Publisher HarperCollins, which paid hundreds of thousands of dollars for the book's rights, had to make clear in the re-published version that it was fiction.

Although Ms Morgan does not claim Message from Forever is true, Ms Jo Willmot, chairwoman of the Uluru-Kata Tjuta board of management in the Northern Territory, said anyone who respected Aboriginal beliefs would not have used such a description.

"It starts off as an Aboriginal woman giving birth,'' she said. "That is private women's business. For someone to (describe a birth) is insulting and offending to people and their cultural beliefs.

"It is highly offensive to any group of people that they are falsely misrepresented in respect to their people and their misery,'' she said. "And there is someone else benefiting from it in a financial way.''

The novel tells of Aboriginal twins, born in outback Australia in the 1930s.
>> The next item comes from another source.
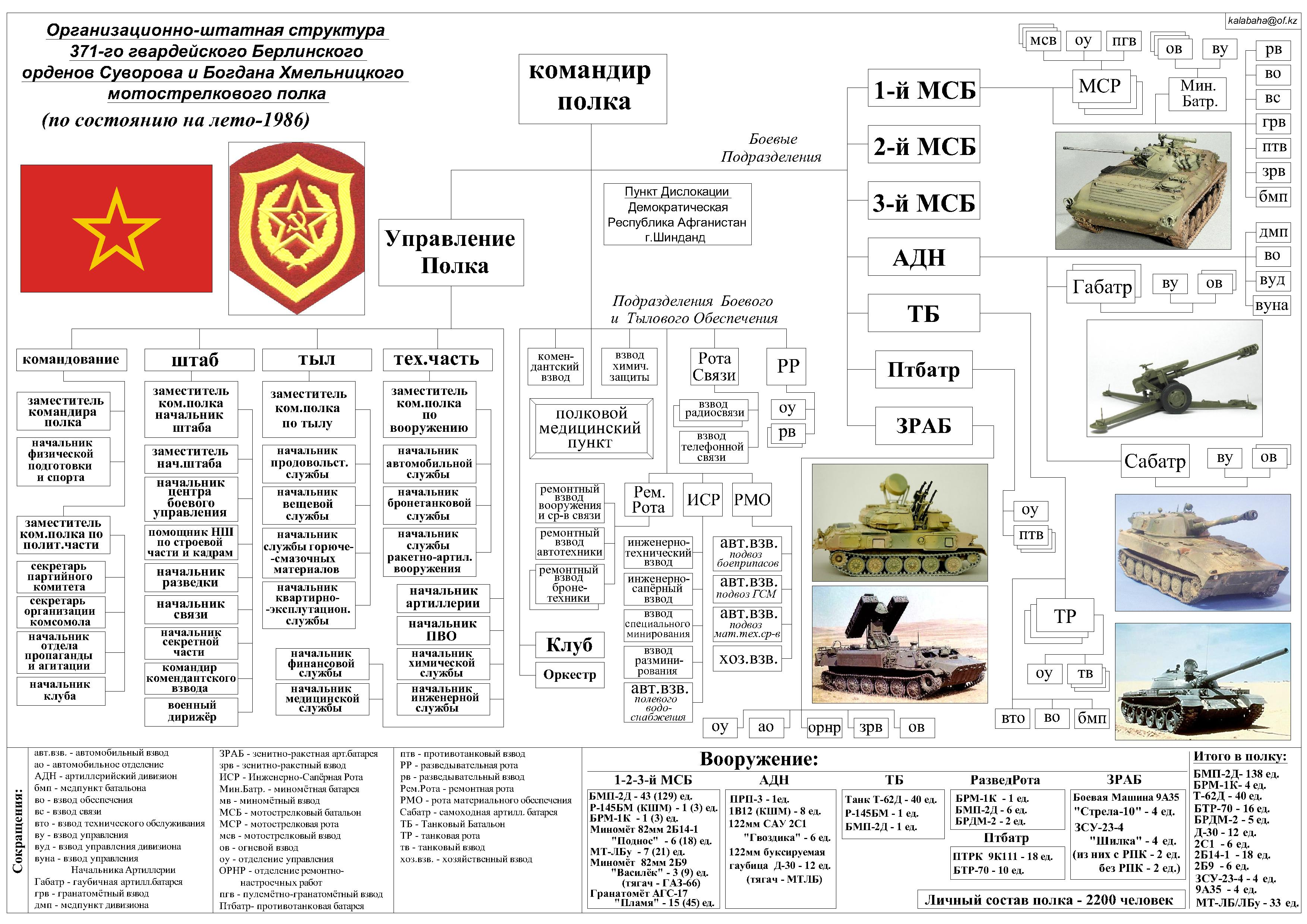 Организационно-штатная структура 371-го гвардейского мотострелкового полка 5-й гв.мсд на лето-1986. Собственная работа на основе данных, взятых с сайта 371-го гв.мсп , а также с сайта 5-й гв.мсд . Отчерчено в AutoCAD 2005

Separated at birth, the boy is adopted by a white rural family and the girl sent to a Catholic mission.

The boy becomes an alcoholic and, in his mid-20s, is sentenced to life in prison without parole for a double murder he did not commit. The girl is molested by a priest, forced to have a hysterectomy at the age of nine, and sent to work at a boarding house. She later returns to the desert to live with the Real People tribe.

Ms Scott said it was another example of people jumping on the bandwagon of exploiting Aboriginal culture for their own gain. "If you look at the artwork, look at the culture of Aboriginal people, it has all been exploited and bastardized,'' she said.

HarperCollins has not returned phone calls to The Age this week.